One of the criteria for scientific rigor in data collection is that methods be reliable (making the same measurement of the same phenomenon yields the same result; Carmines and Zeller, 1979). For reliable measurements, who collects the data does not change the data themselves. Therefore, data rigorously collected by other researchers can also be used as premises for reasoned arguments. For example:
PREMISE: Our measurements of sprinting speed supports the hypothesis that caffeine increases sprint performance.
PREMISE: Moderate doses of caffeine can also increase performance during endurance tasks (Southward et al., 2018).
CONCLUSION: Therefore, data from sprint and endurance performance both support the general hypothesis that moderate doses of caffeine increase motor performance.
The second premise in the argument references a conclusion reasonably derived from data published in a previous study (Southward et al., 2018).
Published scientific studies differ in quality and the strength of their conclusions (Ebell et al., 2004). Researchers invest years in training and work experience to be able to critically evaluate the quality of scientific publications. However, some basic criteria for determining whether a published study is acceptable for supporting a premise are
1) Your premise accurately reflects the data or conclusions of the study.
2) The study you cite is quantitative (not qualitative, testimonial, editorial, etc.).
3) The publication you cite has undergone a rigorous peer-review process.
Scientific publications do NOT commonly include direct quotes from other papers. Because you are constructing a premise (using previously-published data) that must clearly fit into your argument, direct quotes are seldom appropriate. Instead, explain (paraphrase) the previously-measured data in a way that fits within your argument.
The type and format of citations differ among publications. Simple formats such as (Author, date) are sufficient for contexts where word limits are not a constraint.

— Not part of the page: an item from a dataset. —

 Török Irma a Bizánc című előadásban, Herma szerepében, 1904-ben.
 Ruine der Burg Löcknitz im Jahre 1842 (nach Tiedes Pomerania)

Scientific publications use a wide variety of format, fonts, and citation styles. Different journals use a wide range of page layouts, margins, indents, and every other aspect of presenting publications. For example, whereas "APA" format may be used within psychology, APA style is not used in many other fields.

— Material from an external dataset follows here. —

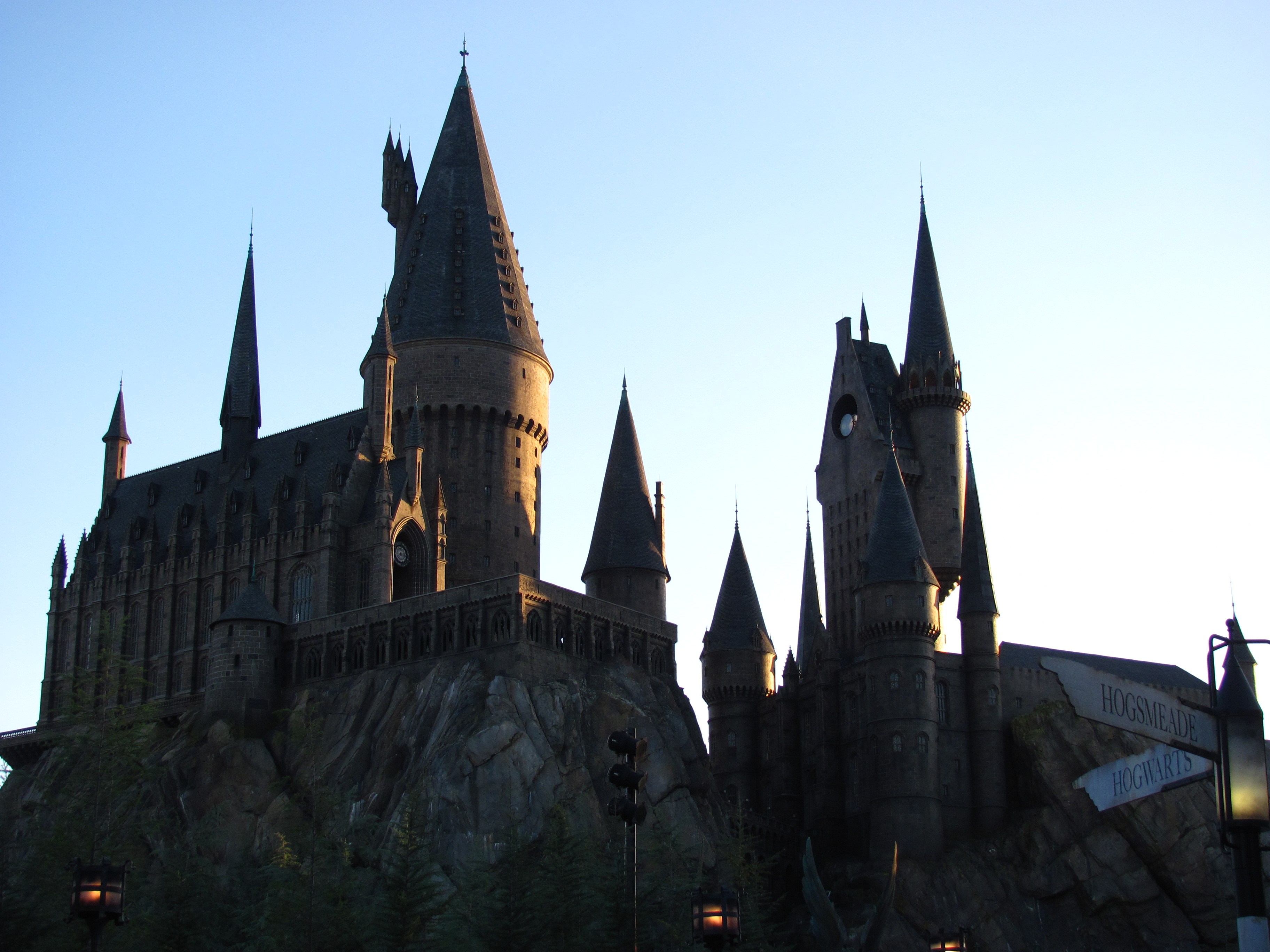 Hogwarts
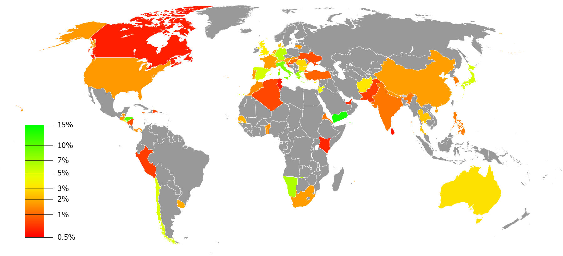 Karta zemalja s više od 0,5% udjela proizvedene energije iz solarne energije.

However, scientific publications do commonly use in-text citations and bibliographies at the end of papers, and do not commonly use footnotes. In-text citation styles differ among publications: some publications use (Author, date), others use numbers (e.g. in brackets:  or superscripts1). Bibliography format differs even more among journals, books, and online databases. Therefore, there is no standard for formatting scientific communication and references.

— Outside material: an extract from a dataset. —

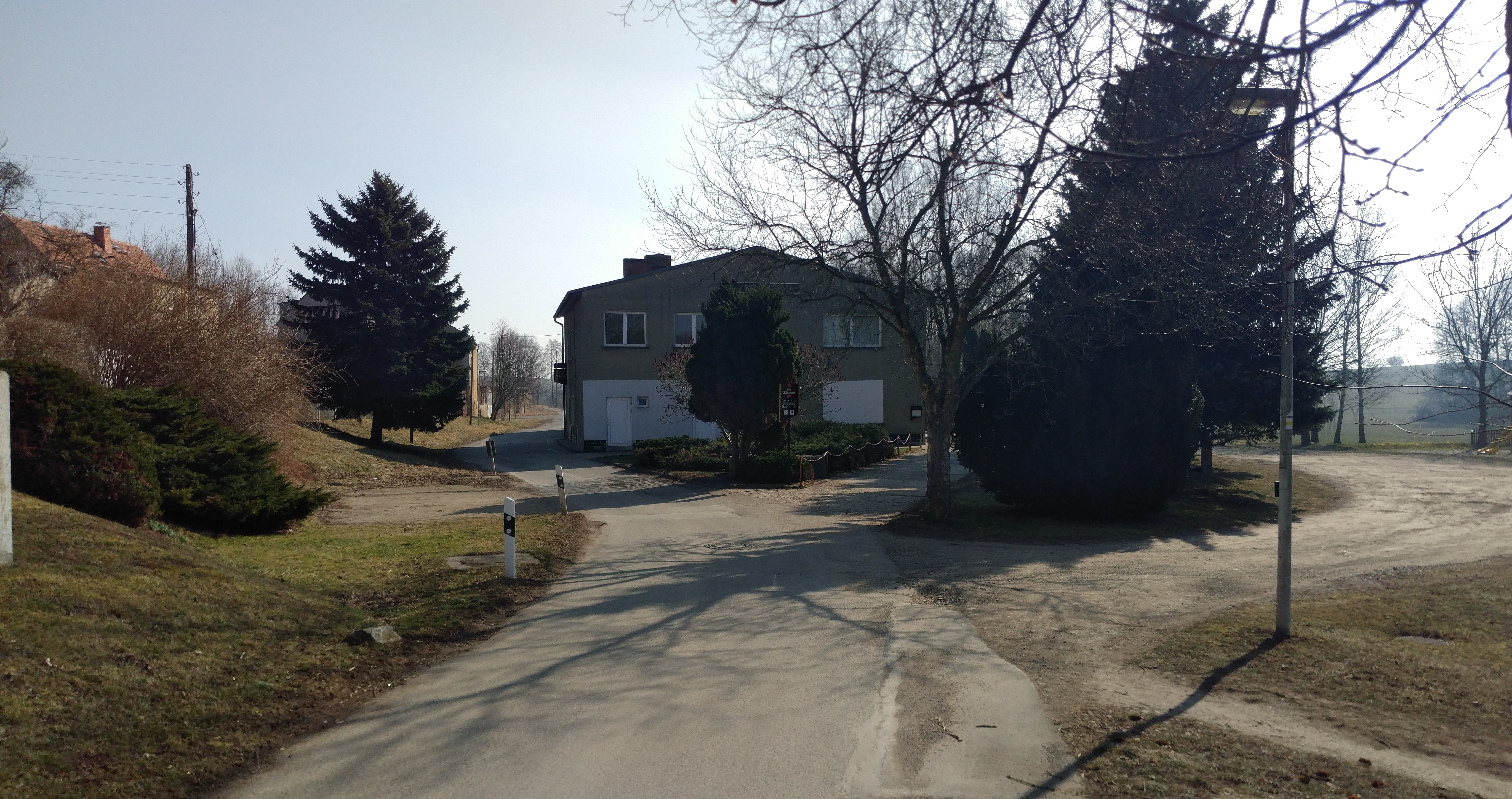 Kulturhaus „Alter Bahnhof“, Söllmnitz, Thüringen.

In-text citations and bibliographies have one primary purpose: to allow you to find the referenced information (e.g. in the library or in an online database). Scientific communication is indexed (organized) by author name. Therefore, author name is usually an important part of finding publications.
However, organizing information based on author name does not mean that the authors of a study themselves are particularly important. Again, if data are valid and reliable, then it doesn't matter who collected and analyzed the data. It is the data and the conclusions from the data, not the author, that we use as a premise. Therefore, do not make authors the subject of sentences in scientific publications. Instead:
Place references to past research in parentheses at the END of sentences.
For example, do NOT write sentences such as:
"Jindrich and Full (2002) found that intrinsic muscle properties contribute to locomotor stability."
Instead, write sentences that focus on the data or conclusions of past studies, with references at the END of the sentence:
"Intrinsic muscle properties contribute to locomotor stability (Jindrich and Full, 2002)."